Studies suggest that some diabetic patients with poor glycemic control develop extensive periodontal destruction (extensive gum disease). On the other hand, many well-controlled diabetic patients have excellent periodontal health, but others may develop periodontitis. Thus, this is where the role of the patient’s immune response comes in and how it deals with particular bacteria in the body. There is variability in each person.

For diabetic patients, it is important to maintain a consistent and controlled blood sugar level in order not to develop systemic complications and catch infections due to their low immune response.

Effects of periodontal disease on the diabetic state
Periodontal diseases can have a significant impact on the metabolic state in diabetes. The presence of periodontitis increases the risk of worsening glycemic control over time, as well as increased risk of other diabetic complications.

Studies have shown that there has been marked improvement of glycemic control following scaling and root planing with adjunctive systemic antibiotic therapy.

Periodontal diseases may induce or perpetuate an elevated systemic chronic inflammatory state. Acute bacterial and viral infections, as well as chronic gram-negative periodontal infections increase insulin resistance in people with diabetes, thus, greatly aggravate glycemic control.

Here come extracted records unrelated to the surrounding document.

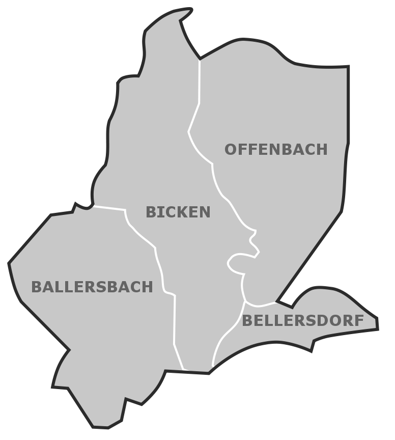 Ortsgliederung von Mittenaar, Hessen
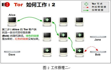 中文（香港）: Tor網絡如何運作
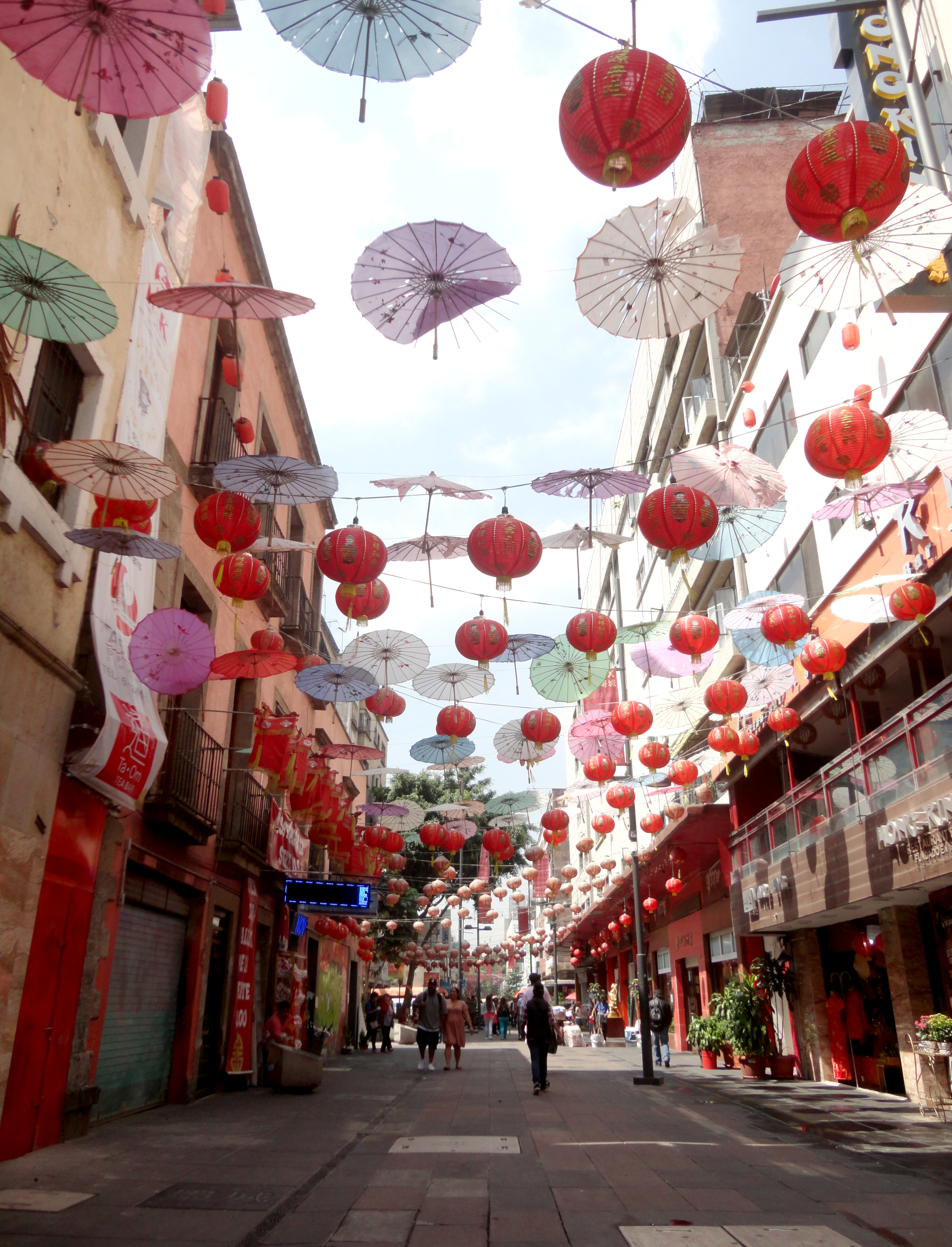 Barrio Chino, Ciudad de México
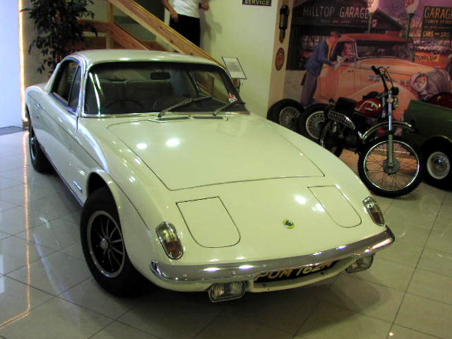 Lotus Elan S 130 (1973)

Treatment that reduces periodontal inflammation may restore insulin sensitivity, resulting in improved metabolic control.

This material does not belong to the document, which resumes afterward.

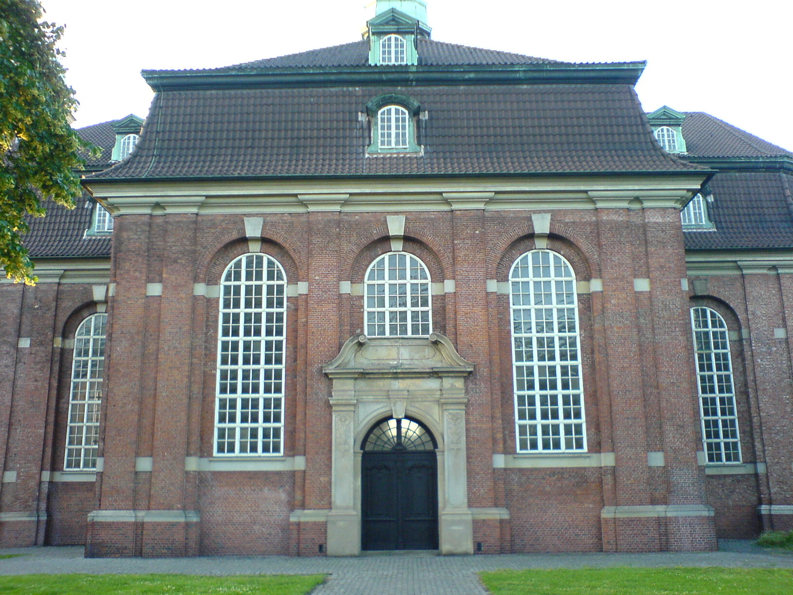 Querhaus der St. Trinitatis-Kirche in der Altonaer Altstadt Süd. This is a photograph of an architectural monument. Fotograf/Zeichner: PodracerHH 20:19, 29. Jun 2006 (CEST) Datum: 062006
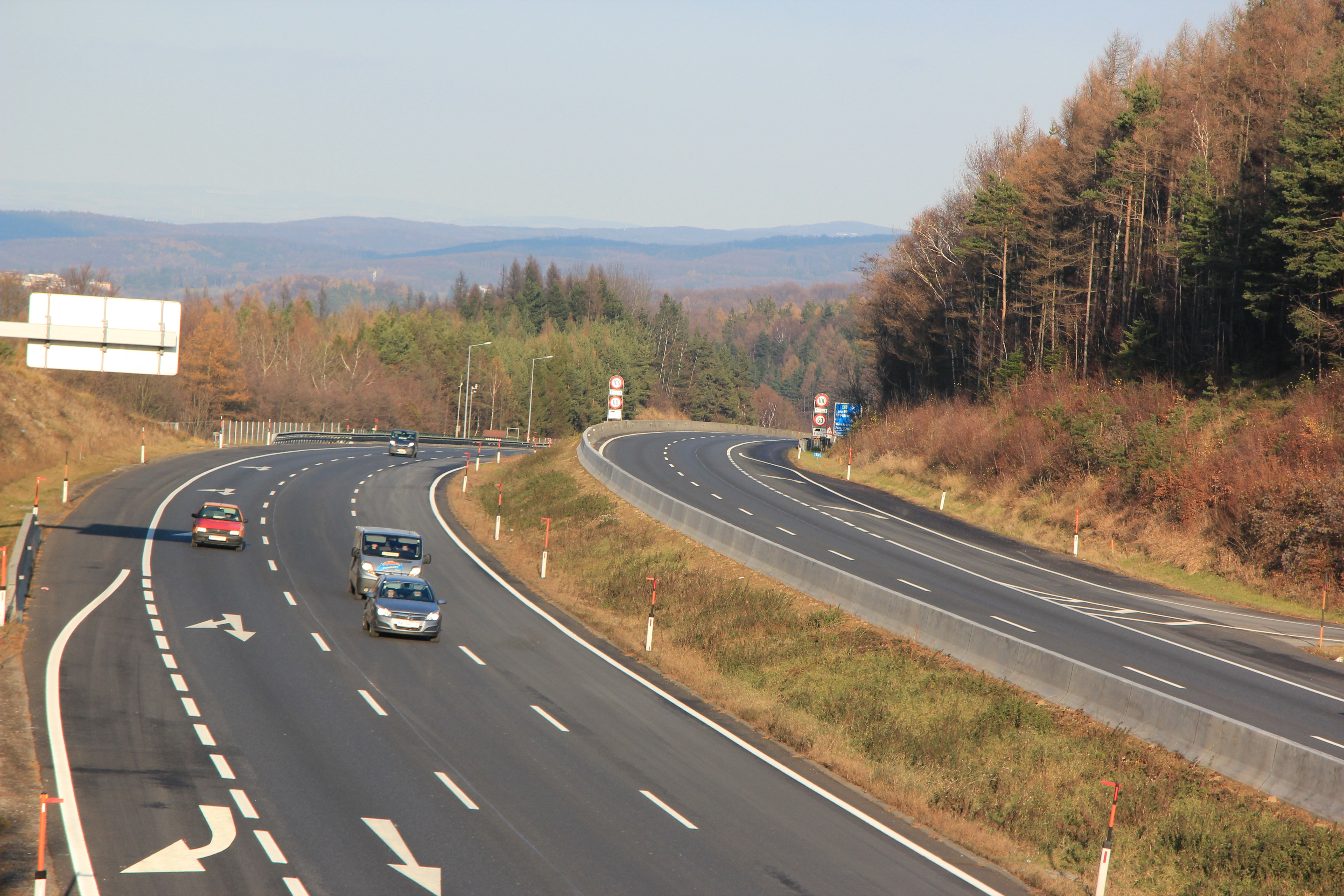 Blick auf die Wiener Außenring Autobahn im Bereich Hochstraß am höchsten Punkt

Question #3: Why is mporto to take care of one’s gums?
As I’ve mentioned earlier, we all have the obligation to maintain a clean bill of health. May it be so with the “simplest” things as keeping our gums healthy and normal. But we should be more vigilant when it comes to acquiring gingivitis, or worse, periodontitis when we have diabetes. Not only do we “belittle” these diseases which affect our mouths and bodies, but they might also affect the people we love. As the maxim goes: “Spread love and not the disease”.

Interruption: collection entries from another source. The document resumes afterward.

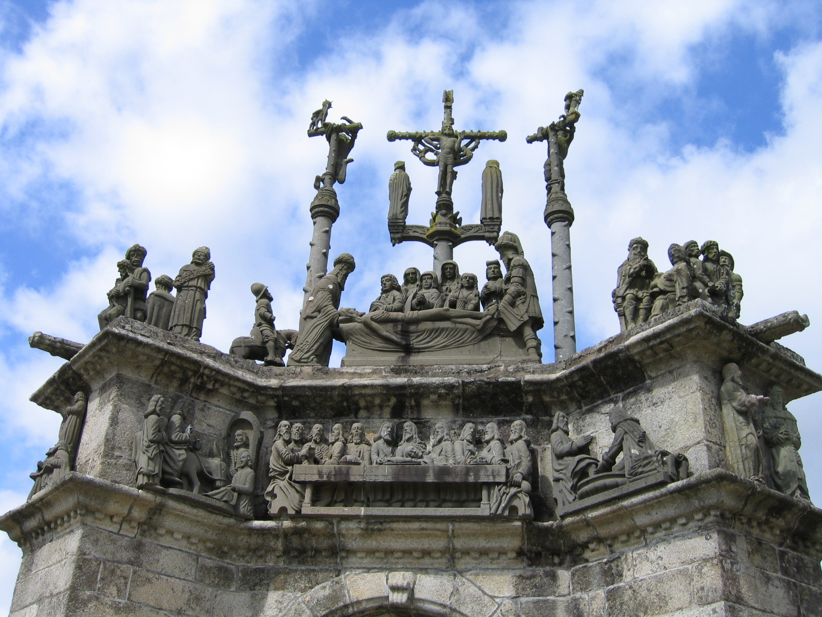 Calvaire situé dans l'enclos paroissial de Pleyben (Bretagne, France)
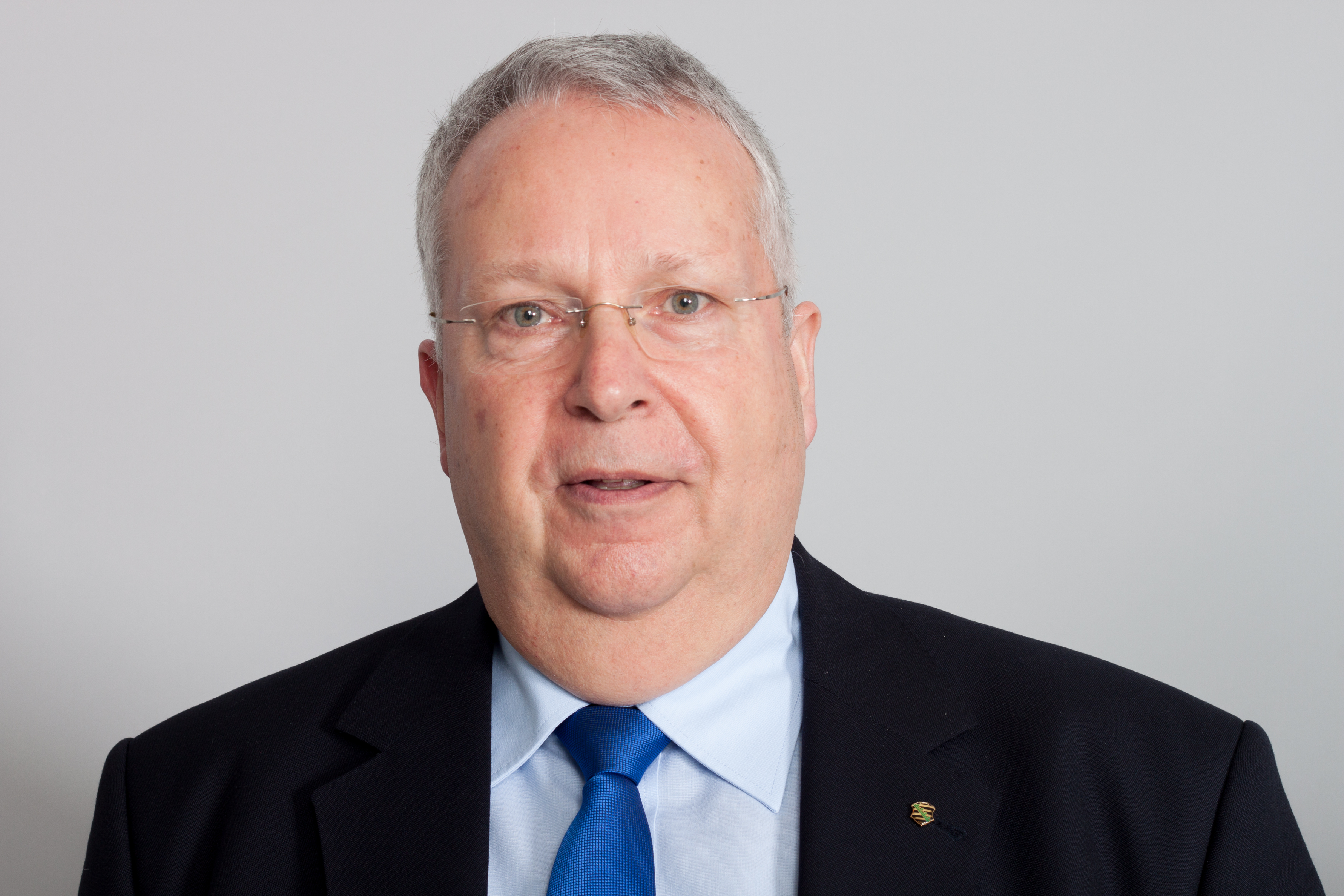 Abgeordneter des Sächsischen Landtages Geert Mackenroth
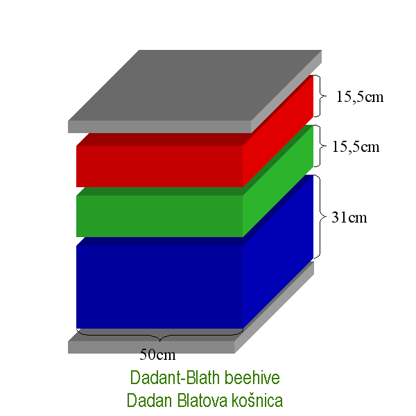 Dadan Blatova košnica
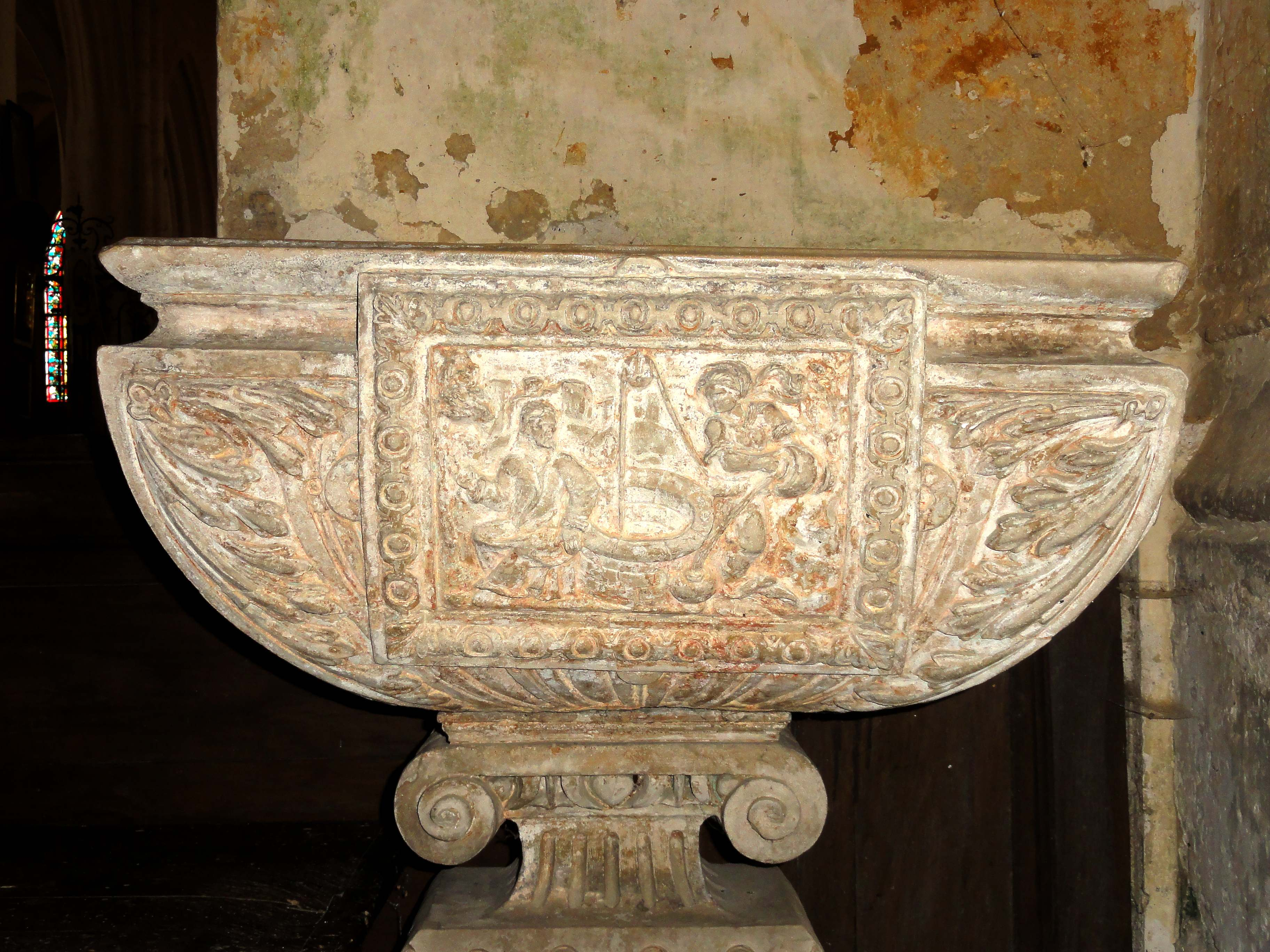 Mobilier de l'église (voir titre).

Recent studies have also shown that preventing gum disease would put us at less risk of developing cardiovascular diseases.

Question#4: How can gum disease be prevented and treated in people with diabetes?
You’ve heard it time and again, the best treatment is always through prevention. You don’t have to be diabetic, or have any of those numerous diseases, which would compromise the body’s immune level just so you’d be compelled to be aware of these oral health precautions. If you notice any signs or symptoms of gum disease which

I clearly tabulated for you earlier or if you haven’t gone to your periodontist (dental specialist on gum diseases) or your general dentist for the past three to six months since your last visit, I believe this is the time to make that appointment.

However, one must understand that having gingivitis does not always lead to periodontitis. Although genetic factors and bacterial plaque play an important role in the etiology of both gingivitis and periodontitis, the host’s immune response is a major factor whether gingivitis will progress into periodontitis later on. On the other hand, gingivitis always precedes periodontitis. It means that one cannot have bone loss and loss of attachment without signs of gum inflammation.

It is also very important to note that the diabetic patient’s blood sugar level be regulated and controlled before any gum treatment like the conventional oral prophylaxis (teeth cleaning) and deep scaling and root planing (subgingival cleaning of the roots and crown of teeth) be performed. A clearance from the patient’s endocrinologist is required prior to proceeding to the mentioned treatments if the patient’s condition presents inversely otherwise.

Meanwhile, proper oral health care must be performed in order to prevent the onset of gum disease. I strongly advise the following preventive measures (in sequence):

  1. Swish/gargle with a plaque softening agent or rinse
  2. Floss carefully around all your teeth
  3. Use of medium to soft bristled toothbrush (brushing in the correct fashion) with toothpaste preferably those prescribed for gum problems.
  4. Finish off with a 30-second gargling with a mouth rinse.